Antonov A A, Khderi Kh, Bersunkayev M K, Pateyuk L S
Krasnov Research Institute of Eye Diseases, Moscow, Russia.
Vestn Oftalmol. 2023;139(6):60-68. doi: 10.17116/oftalma202313906160.
Cataract phacoemulsification with intraocular lens implantation significantly affects the morphology of the anterior chamber angle (ACA) and contributes to a reduction of intraocular pressure (IOP).
This study investigates the changes in anterior chamber angle configuration and IOP level before and after cataract surgery in primary open-angle glaucoma (POAG) eyes, and assesses its possible relationship with the axial length of the eye.
The study included 38 patients with immature senile cataract and compensated unoperated stage I-II POAG. Patients underwent anterior segment optical coherence tomography (AS-OCT) with measurement of the angle opening distance (AOD) and trabecular-iris space area (TISA) before and six weeks after the surgery, as well as axial length and corneal-compensated IOP (IOP).
After the surgery 92.11% of patients showed a decrease in IOP an average of 1.84±1.95 mm Hg (by 12.33±10.21% of the baseline); the maximum decrease in the IOP level was 8.35 mm Hg (by 40.97% of the baseline). AS-OCT data indicates that cataract phacoemulsification causes an increase in anterior chamber angle width: AOD increased from 0.510±0.175 to 0.771±0.156 mm, and TISA increased from 0.266±0.090 to 0.494±0.096 mm. The strongest correlations were found between the axial length, postoperative TISA increase (%TISA) and postoperative IOP reduction (% IOP). Postoperatively, specific changes could be observed in the trabecular meshwork in 28.95% of cases in the form of elongation and strain of the membrane.

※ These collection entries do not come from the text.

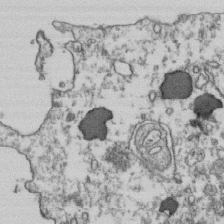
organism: Human
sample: Activated Jurkat CD4+ T cells
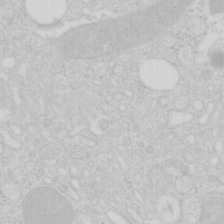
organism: Mouse
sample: Pancreas
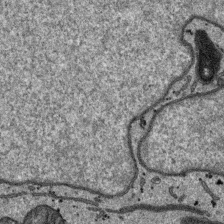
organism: Human
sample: Lung epithelial cells, uninfected (mock) control
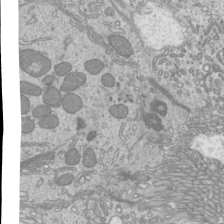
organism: Mouse
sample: Cilia; mouse epididymis
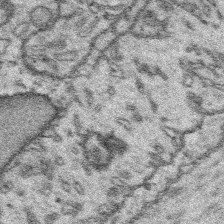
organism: Platynereis dumerilii
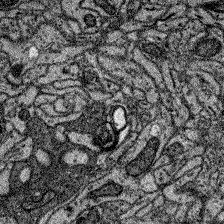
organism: Zebrafish
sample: Larval olfactory bulb
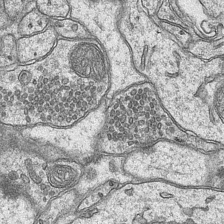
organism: Mouse
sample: CA1 Hippocampus
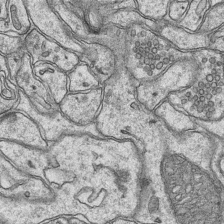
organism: Mouse
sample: CA1 Hippocampus
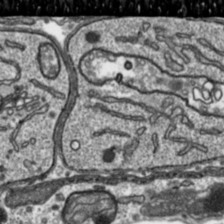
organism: Toxoplasma gondii
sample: Parasites in a vacuole inside a host cell
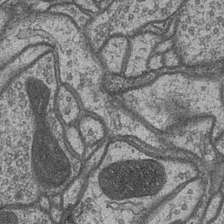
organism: Drosophila
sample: Optic medulla

Cataract extraction contributes to a significant reduction in IOP due to anterior chamber angle expansion, trabecular meshwork stretching, and improved aqueous outflow.

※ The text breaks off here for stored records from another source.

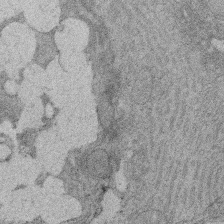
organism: Rat
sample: Salivary granule
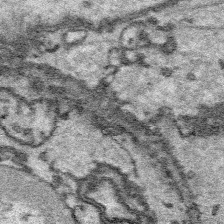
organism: Platynereis dumerilii
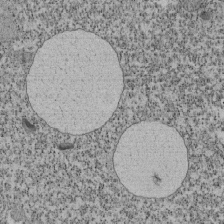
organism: Tetrahymena
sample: Cilia in tetrahymena
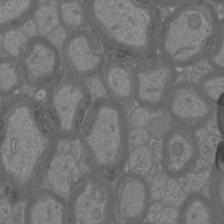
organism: Mouse
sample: Cortical neurons
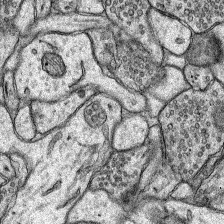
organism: Rat
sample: Hippocampus
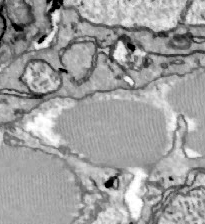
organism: Zebrafish
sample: Actinotrichia fibers
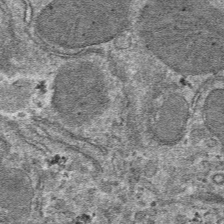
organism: Mouse
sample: Mouse hepatocytes

白内障超声乳化吸除联合人工晶状体植入术显著影响前房角(ACA)形态,并有助于降低眼压(IOP)。
本研究调查原发性开角型青光眼(POAG)患者白内障手术前后前房角形态和眼压水平的变化,并评估其与眼轴长度的可能关系。
本研究纳入38例未成熟老年性白内障且处于未手术代偿期I-II级POAG患者。患者在手术前和手术后六周接受眼前节光学相干断层扫描(AS-OCT),测量房角开放距离(AOD)和小梁-虹膜空间面积(TISA),以及眼轴长度和角膜代偿眼压(IOP)。
手术后,92.11%的患者眼压下降,平均下降1.84±1.95 mmHg(较基线下降12.33±10.21%);眼压水平最大下降8.35 mmHg(较基线下降40.97%)。AS-OCT数据表明,白内障超声乳化吸除术使前房角宽度增加:AOD从0.510±0.175增加到0.771±0.156 mm,TISA从0.266±0.090增加到0.494±0.096 mm。在眼轴长度、术后TISA增加(%TISA)和术后眼压降低(%IOP)之间发现了最强的相关性。术后,28.95%的病例小梁网出现特定变化,表现为膜的伸长和拉伸。
白内障摘除术通过前房角扩张、小梁网拉伸和房水流出改善,有助于显著降低眼压。